By A. Finn Moss | Hates this beat
Well, here we go again. It’s that time of year when aspiring students and perspiring teachers team up to give Bass Lake Beacon readers (most of whom are near to expiring) mercifully short biographies of our great nation’s leaders, or our nation’s great leaders, depending on how you count.
As in previous years, the students in Miss Dornblaster’s fifth-grade class each submit a 45-word biography of one of the 46 people who led our country. Three of the bios are chosen at random and printed here.
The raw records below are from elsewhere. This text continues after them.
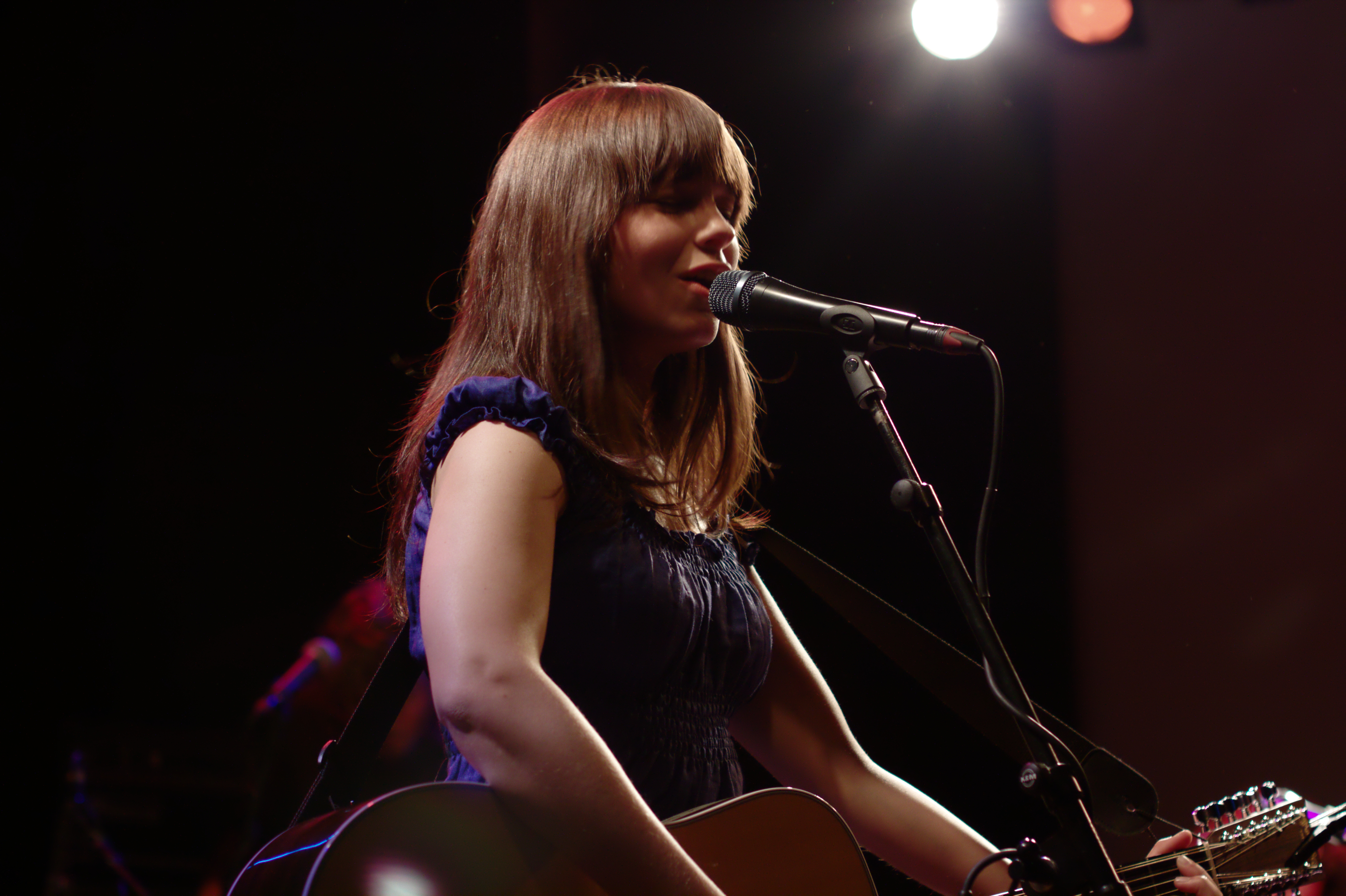 Marit Larsen in Paradiso, Amsterdam, 2009-04-22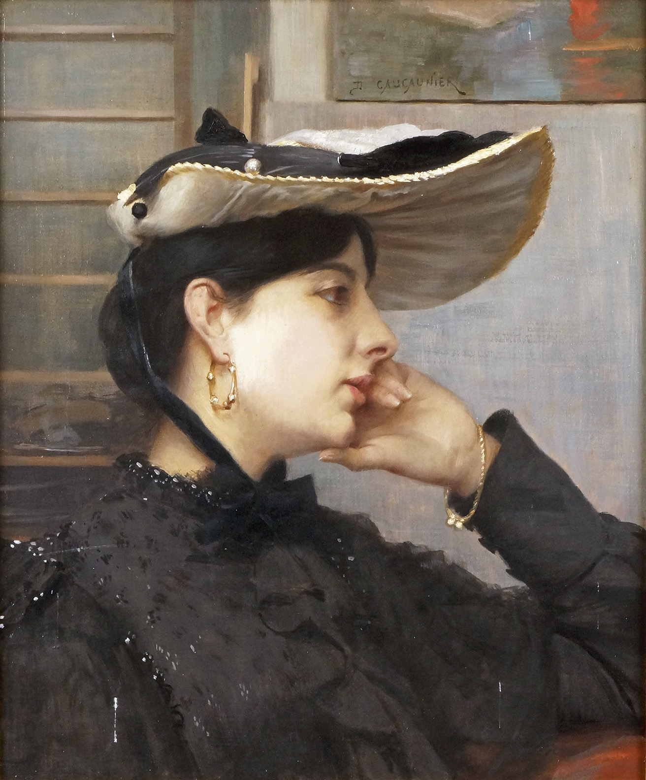 Portrait de jeune femme en capelline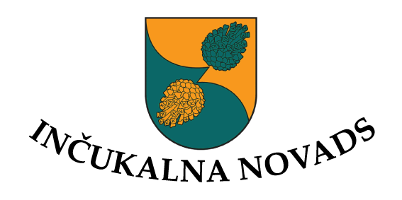 Inčukalna novada karogs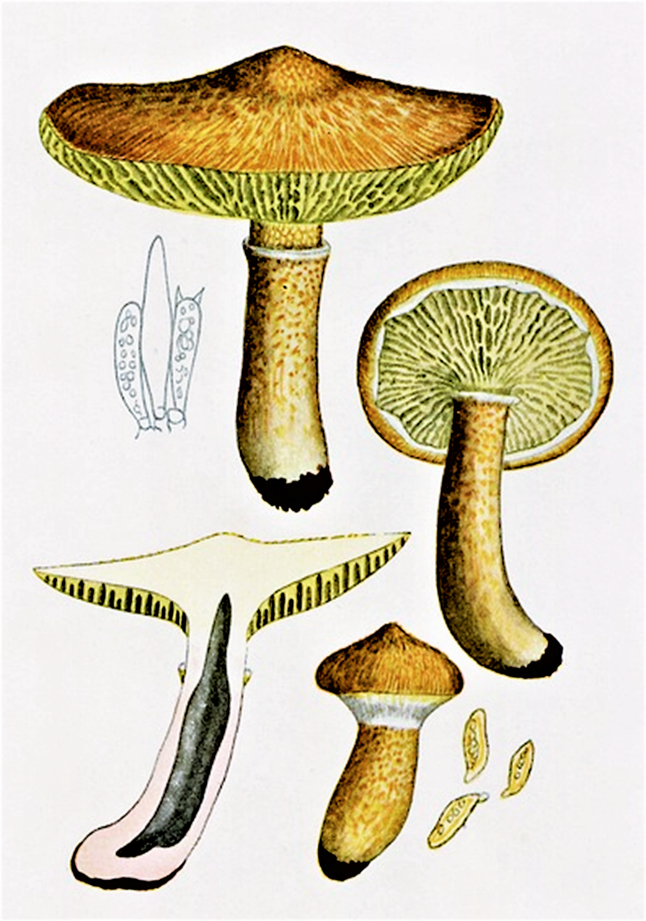 Giacomo Bresadola: Boletinus cavipes (Opat., 1836) Kalchbr. (1753), heute Suillus cavipes (Klotzsch, 1835) A.H.Sm. & Thiers (1964)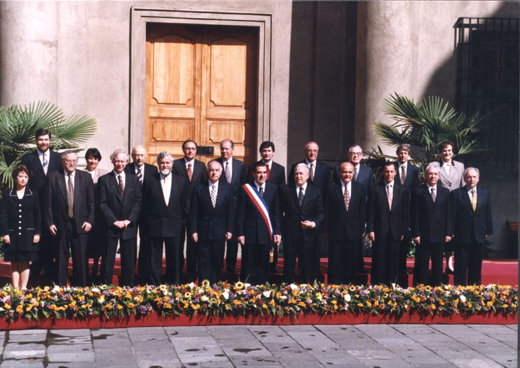 El Presidente Eduardo Frei Ruiz Tagle y su gabinete. La foto fue tomada en los jardines del Palacio de La Moneda Primera fila: Alvear, Soledad. Ministra de Justicia/ Maira, Luis. Ministro de Mideplan/ Brunner, José Joaquín. Ministro Secetario general de Gobierno/ Aninat, Eduardo. Ministro de Hacienda/ Figueroa, Carlos. Ministro del Interior/ Frei Ruiz Tagle, Eduardo. Presidente de Chile/ Pérez Yoma, Edmundo. Ministro de Defensa/ Arriagada, Genaro. Ministro Secretario General de la Presidencia/ García, Alvaro. Ministro de Economía/ Molina, Sergio. Ministro de Educación/ Arrate, Jorge. Ministro del Trabajo. Segunda fila: Sandoval. Corfo/ del Piano, Adriana. Ministra de Bienes Nacionales/ Teplisky, Benjamín. Ministro de Minería/ Hermosilla, Edmundo. Ministro de la Vivienda./ Lagos Escobar, Ricardo. Ministro de Obras Públicas/ Figueroa, Alex. Ministro de Salud/ Ortega, Emiliano. Ministro de Agricultura/ Irurieta, Narciso. Ministro de Transportes/ Jadresic, Alejandro. Ministro de Energía/ Bilbao, Josefina. Ministra de la Mujer.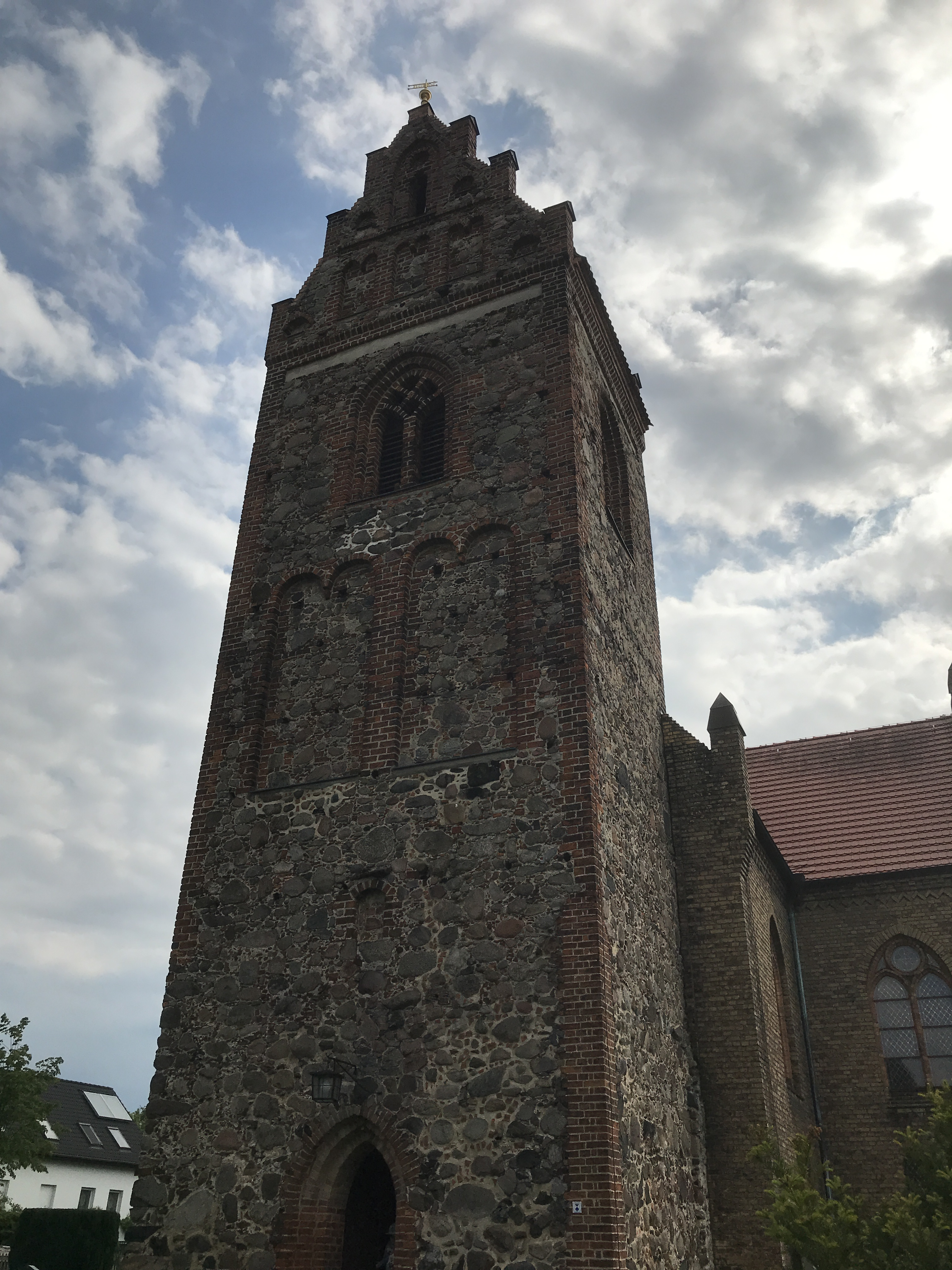 Die Dorfkirche Neu Golm ist ein neugotischer Backsteinbau in Neu Golm, einem Ortsteil der Gemeinde Bad Saarow im Landkreis Oder-Spree in Brandenburg.

And so, without further ado, here are 2023’s chosen bios. Enjoy.
Calvin Coolidge
By Equanimo Humongous
Calvin Coolidge, “Silent Cal” to his friends, was the 30th president. He believed in racial equality and women’s suffering, aka the right to vote. He was born on July 4. There was a parade. He invented the “Roaring Twenties” (citation needed).

Dwight D. Eisenhower
By Jennifer Juniper

Dwight Delano Eisenhower is the only one born in Kansas. Ike, his so-called nickname, was a former general. He won World War II for the United States. While he was president, he invented highways. Shortly before his farewell speech, he was diagnosed with military-industrial complex.
Herbert Hoover
By Karen Bismuth
Herbert Hoover was 31. He and his policies caused many Americans to get depression in the 1930s. He was a Quaker which I learned so was Richard Nixon, who was 37. Hoover and his family had lots of fun times.